Sebastian’s work has always been genuinely driven by the interactions with the craftspeople. “Before COVID I was spending 150 days a year travelling – from Zimbabwe, to Colombia and Japan – to really discover and understand local craft, meet people in workshops and learn about their techniques.”
This drive to interact, observe and learn is matched by Sebastian’s desire to connect, and establish shared values – whether it’s the approach to design, social responsibility or environmental awareness. It’s precisely the kind of connection he’s found with Pedrali. “They’re Incredibly down to earth,” he says. “And they produce everything in-house, which is fantastic from a sustainability point of view.”
It’s one of the reasons the designer wants to expand the Blume range further. “With Pedrali we are working on something new, which will be launched in June in Milan,” he announces with excitement.

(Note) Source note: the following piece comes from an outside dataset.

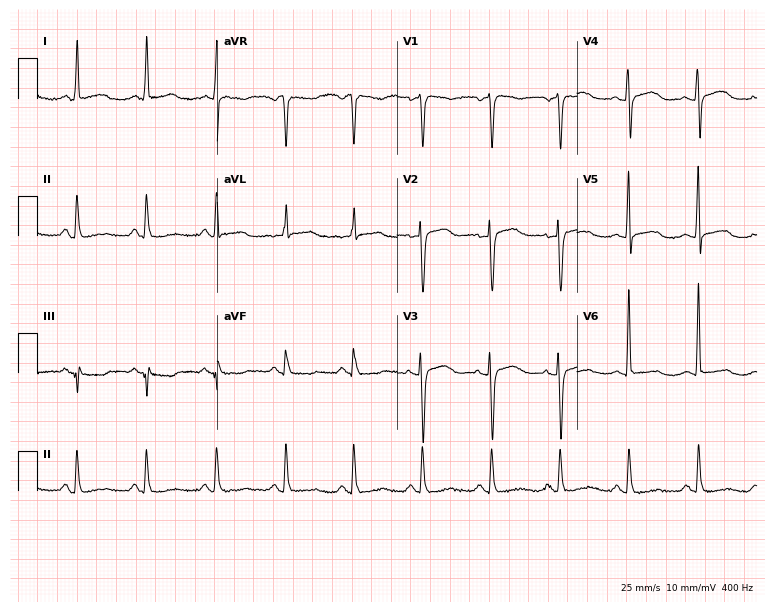
Resting 12-lead electrocardiogram. Patient: a female, 74 years old. None of these six findings is recorded: first-degree AV block, right bundle branch block, left bundle branch block, sinus bradycardia, atrial fibrillation, sinus tachycardia.

“It’s wonderful when a company offers the opportunity to grow a product family,” Sebastian says. “Many brands just want to pursue novelty every year. But creating a family, growing it, revitalising it makes people remember it more. Especially if you have a partner that you design the product with – it makes it more successful.”
There is no doubt that the Blume collection has been both successful and – like a forget-me-not of the design world – incredibly memorable. And with its innate finesse, the utmost attention to detail that serves as a testament to the incredible craft at the heart of it, its inviting robustness and architectural versatility, Blume is bound to make any interior flourish.
The range – including the latest addition of the collection – is available in Australia with Pedrali.